Note: elsewhere someone was being a crybaby about the Polish sample (may well be an error) or the Kalmyk sample (who are obviously most related to East Asians, not used here) but those are minor issues.

Of course there's a lot more to learn from the remains of the ancients. Let's keep up the good work.

September 4, 2015

Revising the Aegean Neolithic genesis

Marnie's blog points today to a very interesting review of the Early Neolithic Aegean. It is from a few years ago and hence totally oblivious to the archaeogenetic information that we are now familiar with. It is however surprisingly consistent with it.

Agathe Reingruber. Early Neolithic settlement patterns and exchange networks in the Aegean. Documenta Prehistorica XXXVIII, 2011. Freely accessible PDFLINK [doi:10.4312/dp.38.23]

ABSTRACT – The Neolithisation process is one of the major issues under debate in Aegean archaeology, since the description of the basal layers of Thessalian tell-settlements some fifty years ago. The pottery, figurines or stamps seemed to be of Anatolian origin, and were presumably brought to the region by colonists. The direct linking of the so-called ‘Neolithic Package’ with groups of people leaving Central Anatolia after the collapse of the Pre-Pottery Neolithic B resulted in the colonisation model of the Aegean. This view is not supported by results obtained from natural sciences such as archaeobotany, radiocarbon analyses, and neutron activation on obsidian. When theories of social networks are brought into the discussion, the picture that emerges becomes much more differentiated and complex.

Fig. 9. First appearance of Neolithic sites in the Aegean.

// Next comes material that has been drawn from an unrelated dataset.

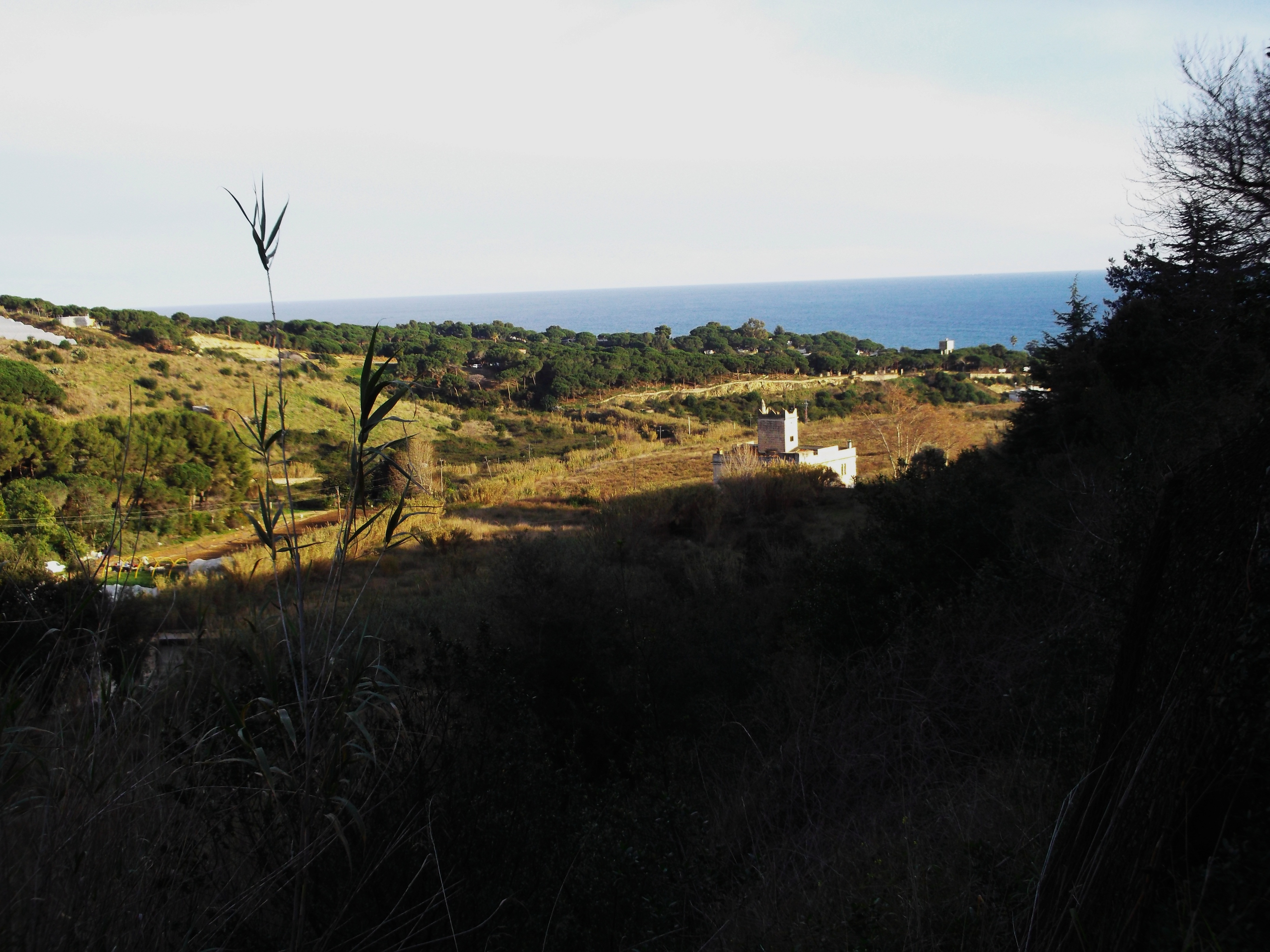 El Rial del Oms i Segarrès.
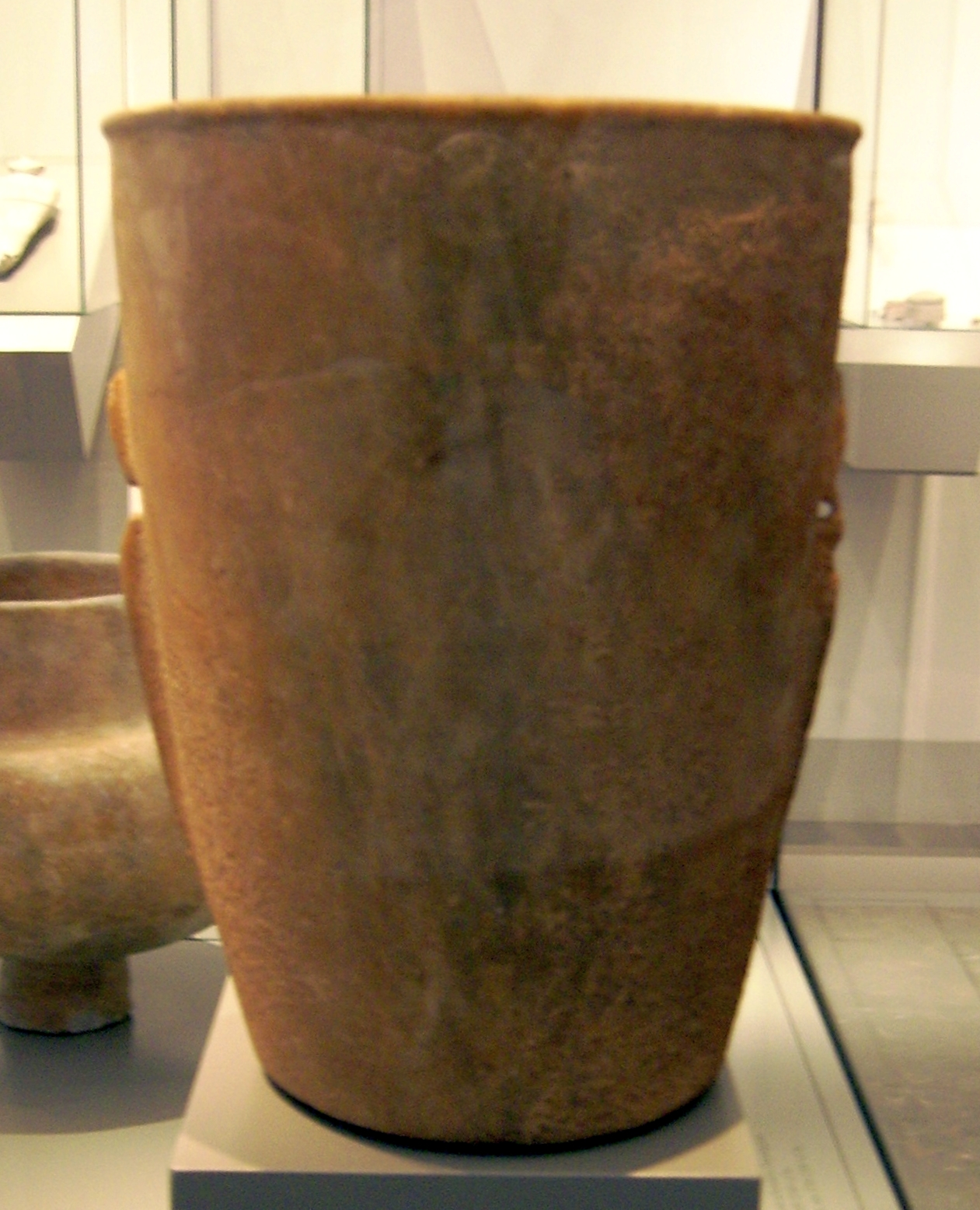 Kykladisches Gefäß aus Marmor mit Ösenrippen, um 3000/2700 v. Chr., Altes Museum: Antikensammlung Berlin

The overall picture that the author defends, which needs of course not to be the last word but is indeed interesting and well argued, is that of a relatively gradual transition from Epipaleolithic to Neolithic via maritime influxes, which obviously imply partial colonization but quite apparently assimilation of at least some of the pre-existent hunter-gatherer peoples in Greece (no evidence so far of Epipaleolithic or Mesolithic in West Anatolia).
The oldest sites are in the Southern Aegean, with Crete and the Lake District, and date to the first half of the 7th millennium. They are followed by the Central Aegean sites in Thessaly and Western Anatolia, while the youngest sites were founded at the end of the 7th millennium in the Northern Aegean (Fig. 9). Astonishingly, in the Argolid, where there was a strong Mesolithic presence, long-lasting settlements appear comparatively late, around 6000 BC. The islands, as well as Crete, were (re)inhabited continuously only after 5500 BC.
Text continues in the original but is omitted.